6. Practical Implications and Future Directions
The last-token self-rewarding paradigm shifts both training and deployment towards greater efficiency, interpretability, and self-sufficiency. It enables LLMs to provide a built-in confidence and correctness estimate for their answers, which is particularly valuable for automated reasoning, problem-solving, and applications where external verification is costly or unavailable. The theoretical result—reducing RLVR reward to a scaled log-probability at the last token—may inspire further research into integrating similar closed-form reward structures for other task domains and for multi-step verification dynamics. The approach has potential for application in confidence calibration, ensemble consensus voting, and more robust scalable alignment without external supervision.

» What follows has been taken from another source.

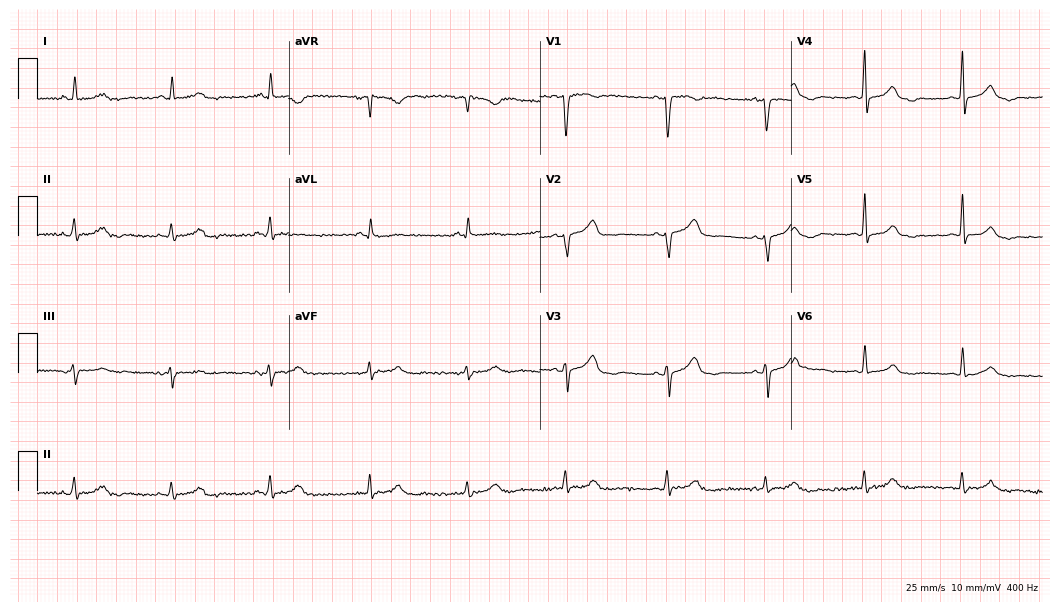
12-lead ECG from a 51-year-old female patient (10.2-second recording at 400 Hz). No first-degree AV block, right bundle branch block, left bundle branch block, sinus bradycardia, atrial fibrillation or sinus tachycardia recorded for this tracing.

7. Limitations and Considerations
While the last-token self-rewarding formalism is elegant and efficient, its quality depends critically on selecting a meaningful verification token and ensuring the reference distribution's invariance. If the problem formulation or the verification condition is poorly specified, or if sequence structure does not admit clear verdict tokens, the score may lose fidelity as a reward signal. Additionally, further research is needed to assess generalization in open-ended or non-binary tasks and to investigate the information content of last-token probabilities beyond simple binary correctness.
In summary, the last-token self-rewarding score (Yang et al., 16 Oct 2025) is a theoretically grounded, operationally efficient measure for self-verification in LLMs, enabling both effective reinforcement learning and inference-time self-assessment by leveraging the next-token log-probability ratio at the sequence’s endpoint. This approach integrates seamlessly with preference optimization and scalable alignment frameworks, providing robust performance benefits across reasoning tasks in modern LLM systems.